■ Activity:
Only the lines below from the one that contains "Bone fracture: 1" through the one that contains "Fracture classified AO/OTA 23r-M/2.1." should appear in your answer, exact and without pictures.

(Information provided Opens)

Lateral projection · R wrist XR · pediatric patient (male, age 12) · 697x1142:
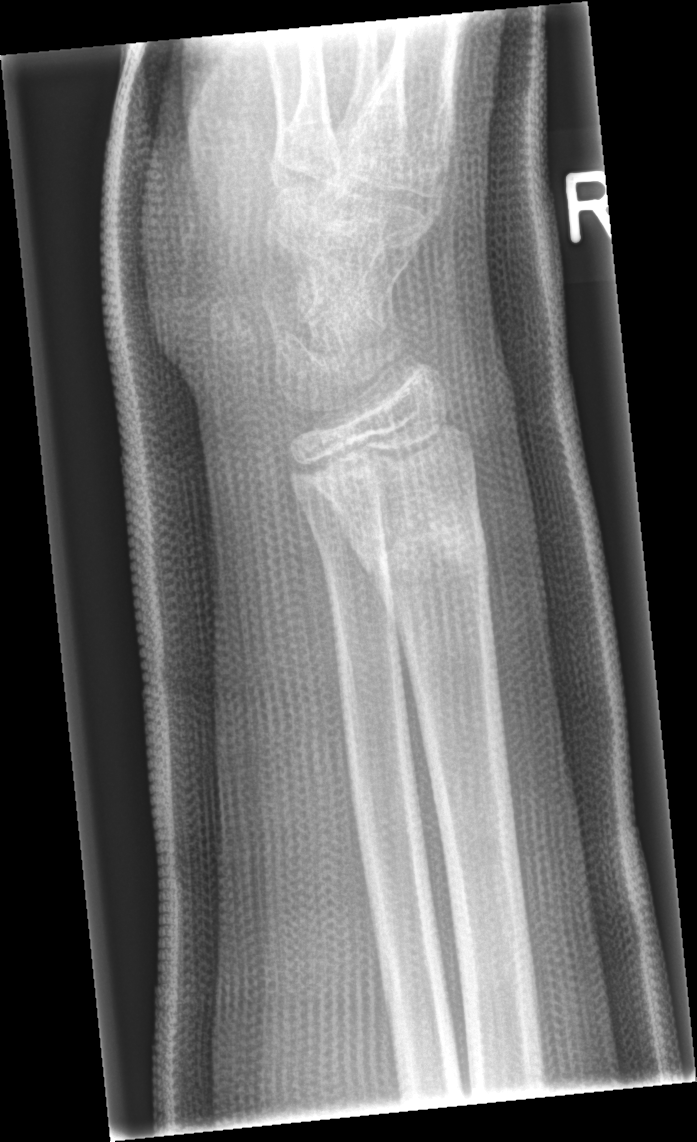 (pixel coordinates, top-left origin, xyxy)
Bone fracture: 1 @ [x1=342, y1=502, x2=498, y2=587]
AO/OTA: 23r-M/2.1
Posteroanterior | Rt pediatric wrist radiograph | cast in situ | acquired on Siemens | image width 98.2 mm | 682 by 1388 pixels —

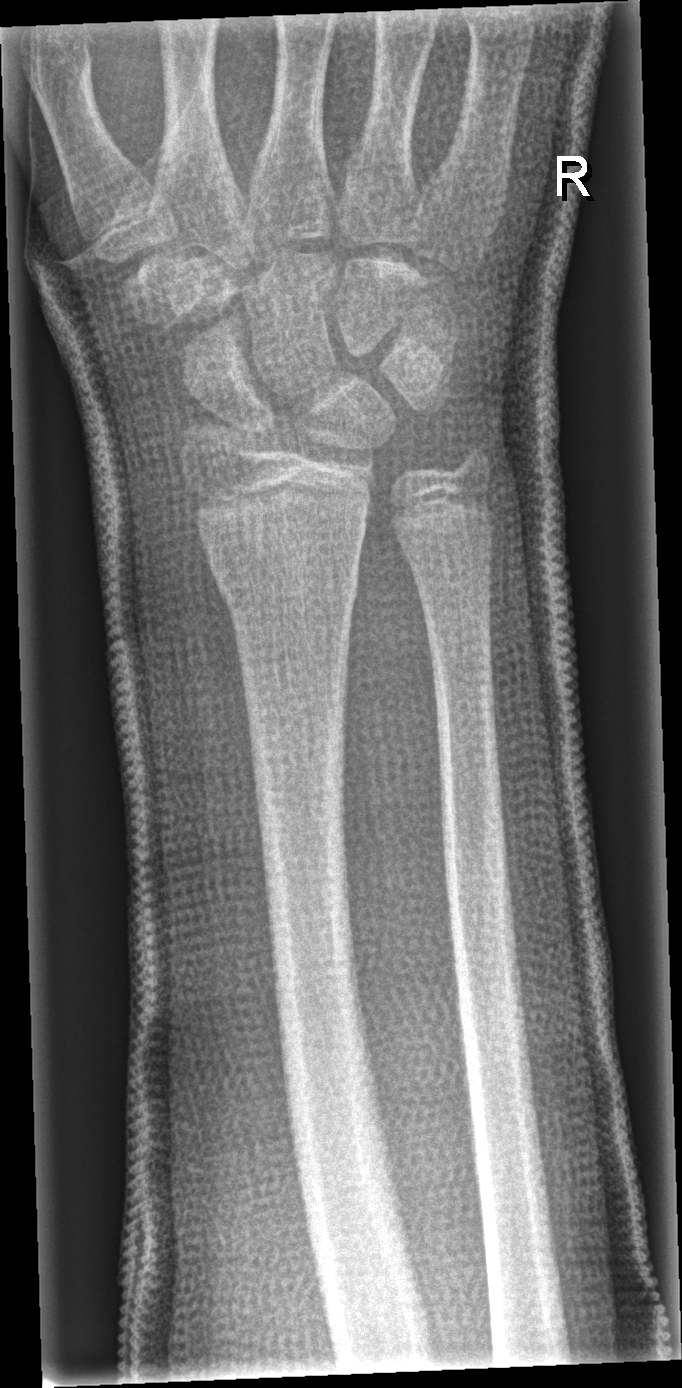
Bone fracture: 201 539 371 629.
Fracture classified AO/OTA 23r-M/2.1.
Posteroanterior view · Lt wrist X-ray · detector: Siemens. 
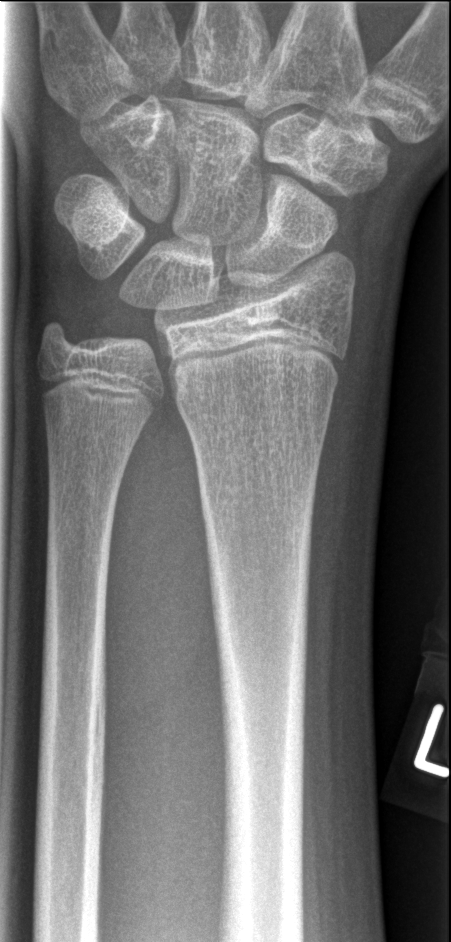

Q: Locate any fractures.
A: No fracture annotation
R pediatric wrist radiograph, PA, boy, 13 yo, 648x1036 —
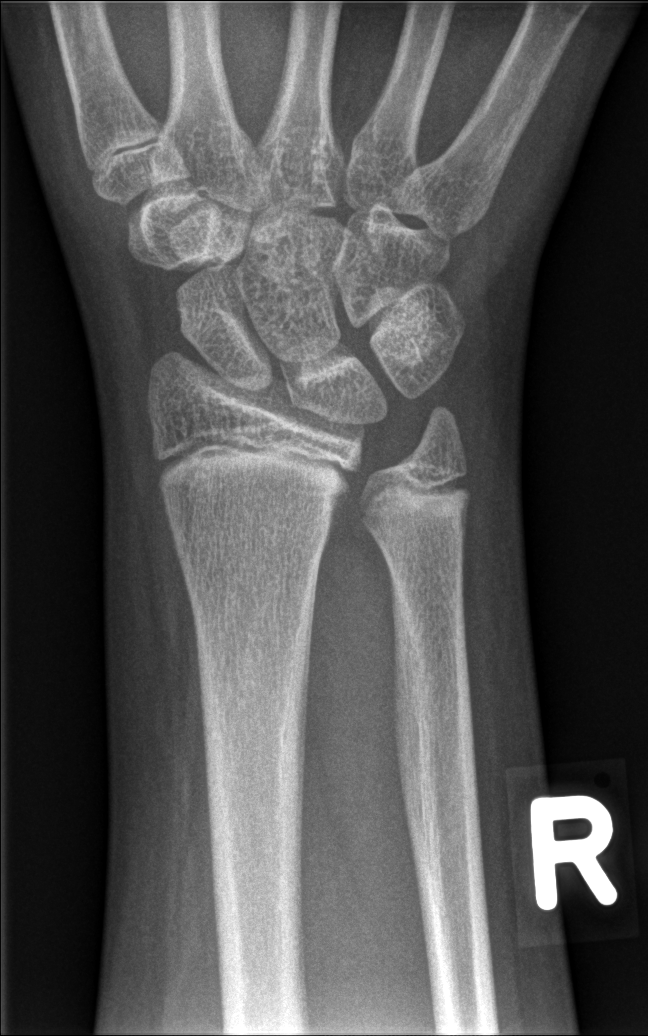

(Information provided Closes)

■ Task result:
Bone fracture: 1 @ [x1=342, y1=502, x2=498, y2=587]
AO/OTA: 23r-M/2.1
Posteroanterior | Rt pediatric wrist radiograph | cast in situ | acquired on Siemens | image width 98.2 mm | 682 by 1388 pixels —

Bone fracture: 201 539 371 629.
Fracture classified AO/OTA 23r-M/2.1.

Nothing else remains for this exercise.